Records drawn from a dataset
'''

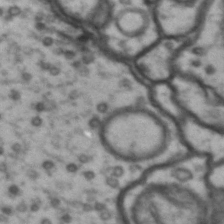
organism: Drosophila
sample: Brain
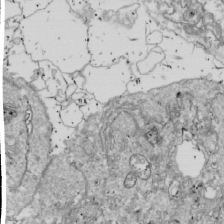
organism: Drosophila
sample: Cell division; meiosis; drosophila spermatocytes
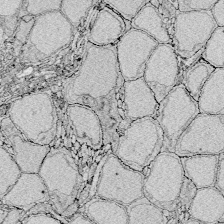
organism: Zebrafish
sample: Whole-Brain
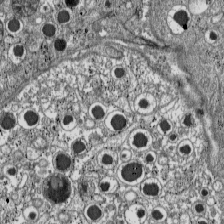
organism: C57BL Mouse
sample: Pancreatic islet
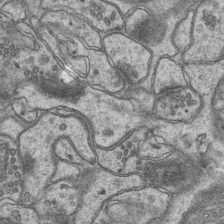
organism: Mouse
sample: CA1 Hippocampus
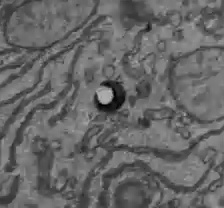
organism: C57BL Mouse
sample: Liver
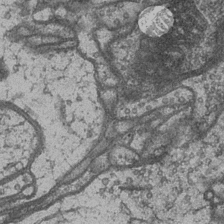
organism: Drosophila
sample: Optic medulla
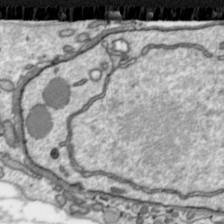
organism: Toxoplasma gondii
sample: Parasites in a vacuole inside a host cell
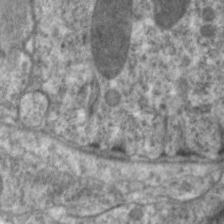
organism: C. elegans
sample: Pharynx
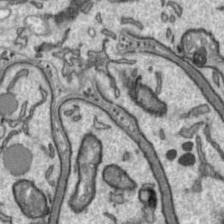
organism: Toxoplasma gondii
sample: Parasites in a vacuole inside a host cell
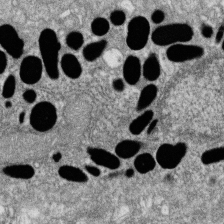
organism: Zebrafish
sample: Cilia; retinal pigment epithelium
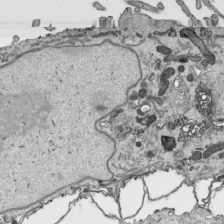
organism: Human
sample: Mitochondria in HCT116 cells
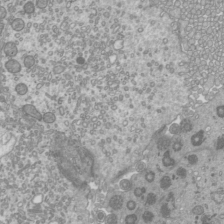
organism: Mouse
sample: Cilia; mouse epididymis
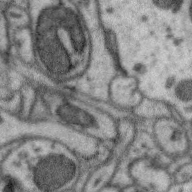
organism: Zebra finch
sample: Brain
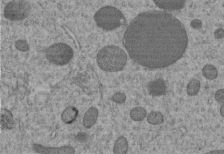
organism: C. elegans
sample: C. elegans embryo early stage
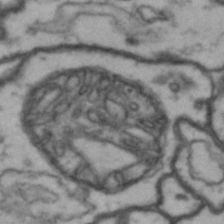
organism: Drosophila
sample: Brain
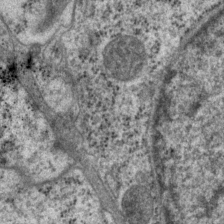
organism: P. pacificus
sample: Pharynx
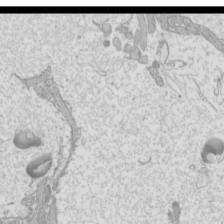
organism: Mouse
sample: Cilia; mouse epididymis
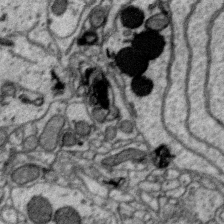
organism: Zebra finch
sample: Brain
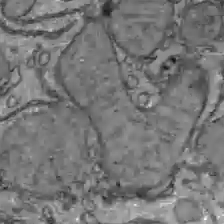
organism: C57BL Mouse
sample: Liver
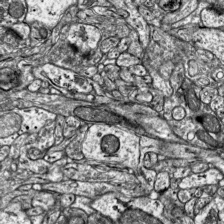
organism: Mouse
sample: Visual Cortex
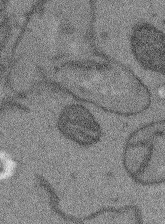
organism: Arabidopsis thaliana
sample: Root tip
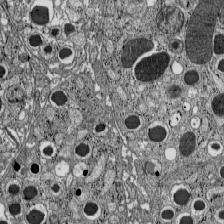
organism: C57BL Mouse
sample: Pancreatic islet
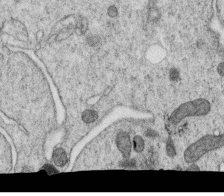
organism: C. elegans
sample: C. elegans oocyte; sperm cells
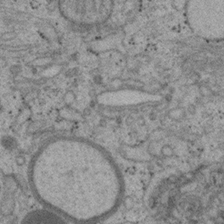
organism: Human
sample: HeLa cells
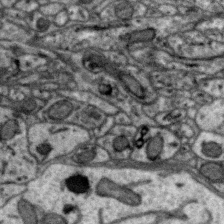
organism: Zebra finch
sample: Brain
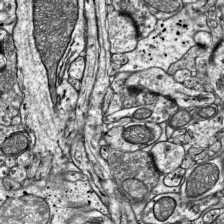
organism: Mouse
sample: Visual Cortex
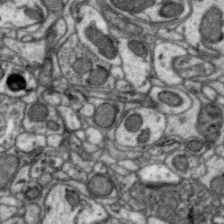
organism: Zebra finch
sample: Brain
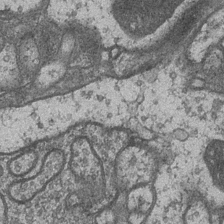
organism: Drosophila
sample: Optic medulla
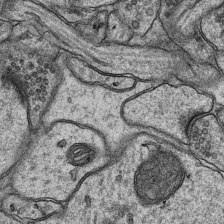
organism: Mouse
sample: CA1 Hippocampus
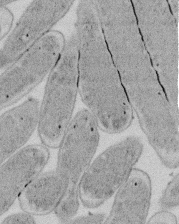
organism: E. coli
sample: Bacterial nucleoid
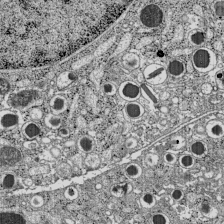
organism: C57BL Mouse
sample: Pancreatic islet
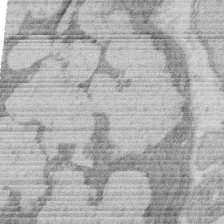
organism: Rat
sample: Salivary granule
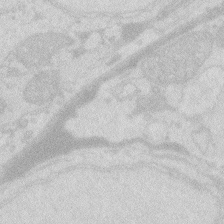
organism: Zebrafish
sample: Macrophage
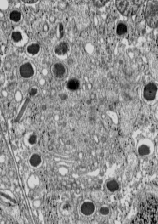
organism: C57BL Mouse
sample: Pancreatic islet
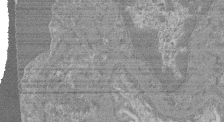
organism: Mouse
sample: Glomerulus
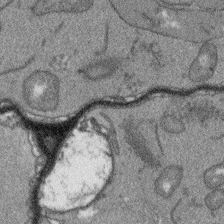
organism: Arabidopsis thaliana
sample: Root tip
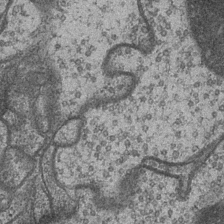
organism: Drosophila
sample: Optic medulla
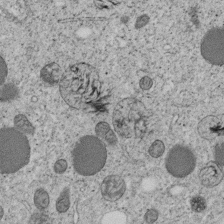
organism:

'''

** EXERCISE AIM **
Return each line above exactly; any pictures are to be skipped.

** EXERCISE OUTPUT **
organism: Drosophila
sample: Brain
organism: Drosophila
sample: Cell division; meiosis; drosophila spermatocytes
organism: Zebrafish
sample: Whole-Brain
organism: C57BL Mouse
sample: Pancreatic islet
organism: Mouse
sample: CA1 Hippocampus
organism: C57BL Mouse
sample: Liver
organism: Drosophila
sample: Optic medulla
organism: Toxoplasma gondii
sample: Parasites in a vacuole inside a host cell
organism: C. elegans
sample: Pharynx
organism: Toxoplasma gondii
sample: Parasites in a vacuole inside a host cell
organism: Zebrafish
sample: Cilia; retinal pigment epithelium
organism: Human
sample: Mitochondria in HCT116 cells
organism: Mouse
sample: Cilia; mouse epididymis
organism: Zebra finch
sample: Brain
organism: C. elegans
sample: C. elegans embryo early stage
organism: Drosophila
sample: Brain
organism: P. pacificus
sample: Pharynx
organism: Mouse
sample: Cilia; mouse epididymis
organism: Zebra finch
sample: Brain
organism: C57BL Mouse
sample: Liver
organism: Mouse
sample: Visual Cortex
organism: Arabidopsis thaliana
sample: Root tip
organism: C57BL Mouse
sample: Pancreatic islet
organism: C. elegans
sample: C. elegans oocyte; sperm cells
organism: Human
sample: HeLa cells
organism: Zebra finch
sample: Brain
organism: Mouse
sample: Visual Cortex
organism: Zebra finch
sample: Brain
organism: Drosophila
sample: Optic medulla
organism: Mouse
sample: CA1 Hippocampus
organism: E. coli
sample: Bacterial nucleoid
organism: C57BL Mouse
sample: Pancreatic islet
organism: Rat
sample: Salivary granule
organism: Zebrafish
sample: Macrophage
organism: C57BL Mouse
sample: Pancreatic islet
organism: Mouse
sample: Glomerulus
organism: Arabidopsis thaliana
sample: Root tip
organism: Drosophila
sample: Optic medulla
organism:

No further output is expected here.